I am not a sappy person, or so I would tell you. But as I sit here in Washington, DC fighting the same tears I have been choking back since pumping at 10 minutes to 6 this morning and so ut seems leaving my babies is harder than I want to admit.
Now its not that I don't like to work. I do, and I have discovered that I am not good at not working so rather than volunteer my time into chaos, it makes good sense to get paid for a schedule. Its also not that I don't like what I do. I am for the most part indifferent to my exchange of corporate work for money at this point. And it is certainly not that I don't like DC or travel. In fact if I have to admit it, that's probably first on my list of why I do keep this particular job. But, I can not get over Karsen's little cry yesterday when she got her 4 month shots, or Kennedy laughing out loud at Kayla who insisted on dancing in her white (yes as opposed to black) cat costume.

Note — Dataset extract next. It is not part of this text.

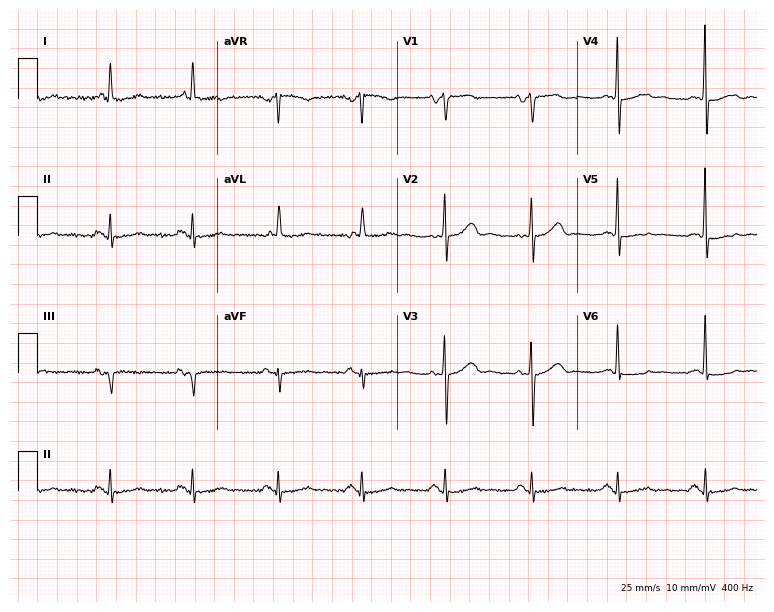
Standard 12-lead ECG recorded from a 60-year-old female. Read as a normal ECG.

I guess it just means that somewhere along the way I really did become a mom. A real mom. The kind that will cry as she gets into the car the first time she leaves her babies in the uber capable hands of their dad and nanny and boards a plan where for 36 hours she is a 1 hour and 5 minute plane flight away from every little noise they might make.
Its not like I left little weak premies. Karsen weighed in at the 75th percentile at 14 lbs and 5 oz. With Kennedy at 50th at 13 lbs and 3 oz. Certainly I don't need to prove Kayla's health or independent capability as she moves into 5t-6t clothes and stands a head taller than most of her same age friends. *Not that she always loves on those friends: Evan got bit the other day for hitting her on the playground at school -- which her dad declared good self defense and evan used as solid debate material to prep for his white house run by arguing that he was in the lesser of the wrongs -- but alas, rather than spend my fleeting moments here in DC obsessing about the new boss I have or the mounting inbox or what I am going to wear to the very awesome opportunity for a girls dinner out tonight that I get to sneak in, I am just passing time until I can call home again and not look like a stalker.